Sometimes the context calls for additional constraints, like exclusion rules. In my family for instance, we usually organise a secret santa between my uncles, aunts and cousins, but everyone also typically give presents to their immediate family members (parents, siblings, etc.) regardless of the secret santa draw. However we don’t want the secret santa draw to overlap with the latter, so we would like to “exclude” immediate family members from the list of “possible secret santa giftees” for each participant.
There are plenty of tools online that can take care of the drawing for you and distribute the results to all participants by email. You enter everyone’s email address, configure the exclusion rules, click a big flashy button and boom, your drawing is done.
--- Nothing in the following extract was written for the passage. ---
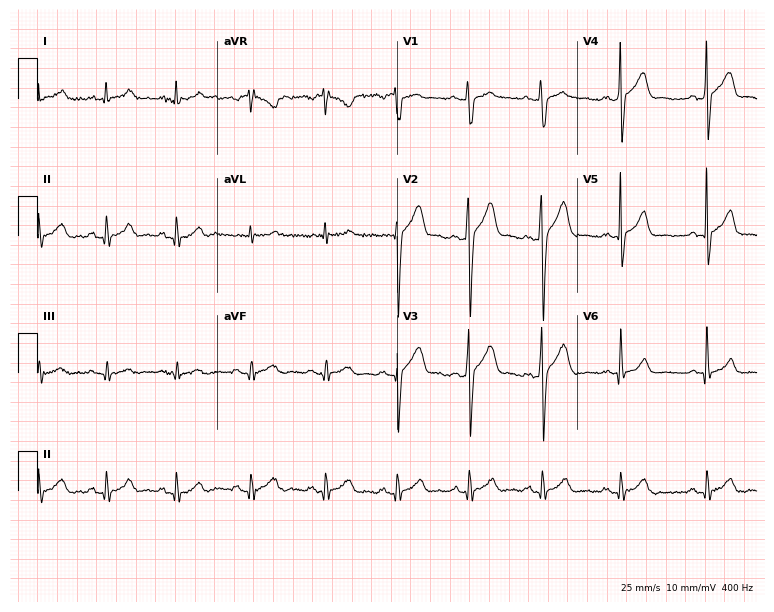
Electrocardiogram, a male, 32 years old. Of the six screened findings (first-degree AV block, right bundle branch block, left bundle branch block, sinus bradycardia, atrial fibrillation, sinus tachycardia), none is recorded.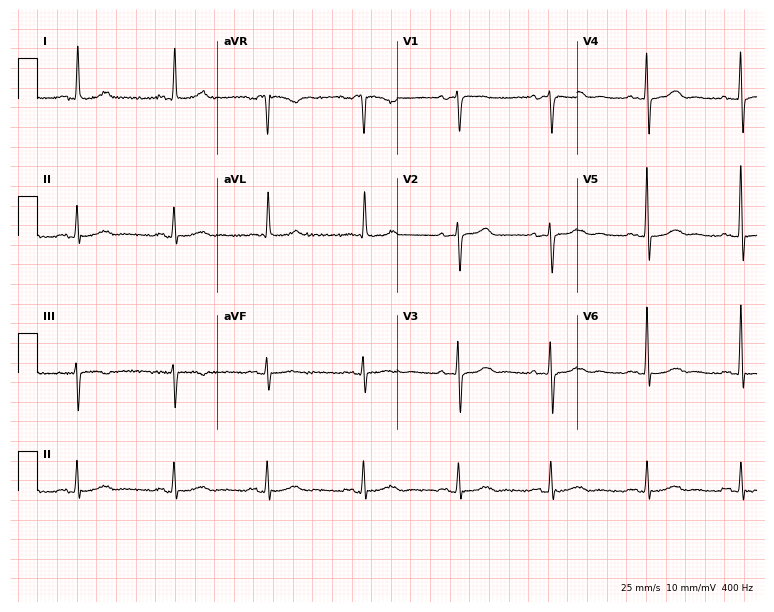
ECG — a female patient, 66 years old. Labelled as a normal ECG.

In the process, you have also earned yourself and your family a lifetime of spam, and everyone’s email address has probably been sold to a dozen phishers by the time you check your inbox.
That’s why this year I decided to go for a more DIY approach, and wrote my own script to handle the draw.
A simple solution
Like so many other problems in the world, this can be represented and solved with graphs. Each participant is a vertex, there is a directed edge from each participant to each of the other participants that the person is allowed to draw. Then all you need to do is a simple graph travesal: start from a random vertex, mark it visited, pick a random neighbour, repeat.
The resulting traversal sequence is your draw chain. If you traversed in order A -> B -> C -> D, then A is getting a present for B, B is getting a present for C, etc.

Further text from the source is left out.